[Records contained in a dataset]
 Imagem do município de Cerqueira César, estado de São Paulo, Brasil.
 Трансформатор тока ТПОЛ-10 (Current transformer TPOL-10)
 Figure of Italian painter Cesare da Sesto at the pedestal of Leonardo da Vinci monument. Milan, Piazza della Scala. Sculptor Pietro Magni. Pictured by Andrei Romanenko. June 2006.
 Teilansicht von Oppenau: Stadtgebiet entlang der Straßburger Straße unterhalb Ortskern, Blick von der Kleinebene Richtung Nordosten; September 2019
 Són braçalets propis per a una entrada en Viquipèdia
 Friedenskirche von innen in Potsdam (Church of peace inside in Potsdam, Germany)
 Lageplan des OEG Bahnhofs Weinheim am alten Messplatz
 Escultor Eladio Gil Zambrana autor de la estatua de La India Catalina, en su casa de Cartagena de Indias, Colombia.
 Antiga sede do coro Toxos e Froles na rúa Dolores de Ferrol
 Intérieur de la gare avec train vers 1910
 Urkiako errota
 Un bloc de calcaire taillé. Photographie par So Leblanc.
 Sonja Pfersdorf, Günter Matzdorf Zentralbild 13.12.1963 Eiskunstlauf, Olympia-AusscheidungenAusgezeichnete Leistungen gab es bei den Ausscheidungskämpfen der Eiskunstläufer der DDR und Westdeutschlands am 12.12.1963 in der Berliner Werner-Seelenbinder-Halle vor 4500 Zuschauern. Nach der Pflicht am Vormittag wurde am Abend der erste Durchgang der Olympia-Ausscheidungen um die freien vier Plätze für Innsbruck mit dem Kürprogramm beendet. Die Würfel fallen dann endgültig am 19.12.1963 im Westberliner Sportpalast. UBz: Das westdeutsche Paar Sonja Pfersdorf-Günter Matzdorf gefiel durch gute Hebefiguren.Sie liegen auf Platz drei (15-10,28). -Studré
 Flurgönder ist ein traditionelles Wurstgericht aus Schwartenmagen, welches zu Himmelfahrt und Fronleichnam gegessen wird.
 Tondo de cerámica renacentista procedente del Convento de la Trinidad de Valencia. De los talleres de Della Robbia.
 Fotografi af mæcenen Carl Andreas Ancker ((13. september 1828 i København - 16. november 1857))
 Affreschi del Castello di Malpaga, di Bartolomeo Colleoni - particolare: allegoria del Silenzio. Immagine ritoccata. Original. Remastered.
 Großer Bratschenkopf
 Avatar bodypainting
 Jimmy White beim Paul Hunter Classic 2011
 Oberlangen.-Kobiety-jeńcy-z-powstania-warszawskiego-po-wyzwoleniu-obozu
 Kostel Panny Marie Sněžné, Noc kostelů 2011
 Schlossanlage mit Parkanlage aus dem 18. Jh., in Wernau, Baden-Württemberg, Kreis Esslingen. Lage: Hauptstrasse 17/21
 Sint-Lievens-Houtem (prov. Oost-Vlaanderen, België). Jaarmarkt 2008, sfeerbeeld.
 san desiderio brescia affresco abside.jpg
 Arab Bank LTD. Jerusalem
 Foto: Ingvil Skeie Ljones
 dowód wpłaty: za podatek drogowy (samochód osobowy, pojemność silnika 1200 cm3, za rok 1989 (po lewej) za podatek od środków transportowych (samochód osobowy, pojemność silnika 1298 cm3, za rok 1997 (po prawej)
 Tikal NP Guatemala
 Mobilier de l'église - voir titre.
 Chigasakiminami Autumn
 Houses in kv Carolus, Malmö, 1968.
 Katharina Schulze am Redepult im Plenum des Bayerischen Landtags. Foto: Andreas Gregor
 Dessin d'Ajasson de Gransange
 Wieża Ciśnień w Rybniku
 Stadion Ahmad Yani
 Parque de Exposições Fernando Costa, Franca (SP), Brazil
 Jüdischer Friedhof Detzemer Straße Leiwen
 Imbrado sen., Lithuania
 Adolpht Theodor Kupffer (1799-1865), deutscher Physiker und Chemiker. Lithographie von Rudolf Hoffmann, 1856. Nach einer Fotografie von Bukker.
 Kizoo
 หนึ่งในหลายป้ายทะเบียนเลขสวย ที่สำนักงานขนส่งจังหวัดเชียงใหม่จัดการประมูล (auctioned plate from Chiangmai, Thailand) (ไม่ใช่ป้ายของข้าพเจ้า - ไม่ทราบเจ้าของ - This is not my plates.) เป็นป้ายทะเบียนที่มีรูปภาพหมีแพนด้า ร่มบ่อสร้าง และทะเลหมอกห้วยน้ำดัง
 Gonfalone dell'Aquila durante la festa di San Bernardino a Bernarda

**ABOUT THIS EXERCISE:** Which lines above hold the string "Straße"? Copy every one of them.

**REPLY TO THE EXERCISE:**
 Teilansicht von Oppenau: Stadtgebiet entlang der Straßburger Straße unterhalb Ortskern, Blick von der Kleinebene Richtung Nordosten; September 2019
 Jüdischer Friedhof Detzemer Straße Leiwen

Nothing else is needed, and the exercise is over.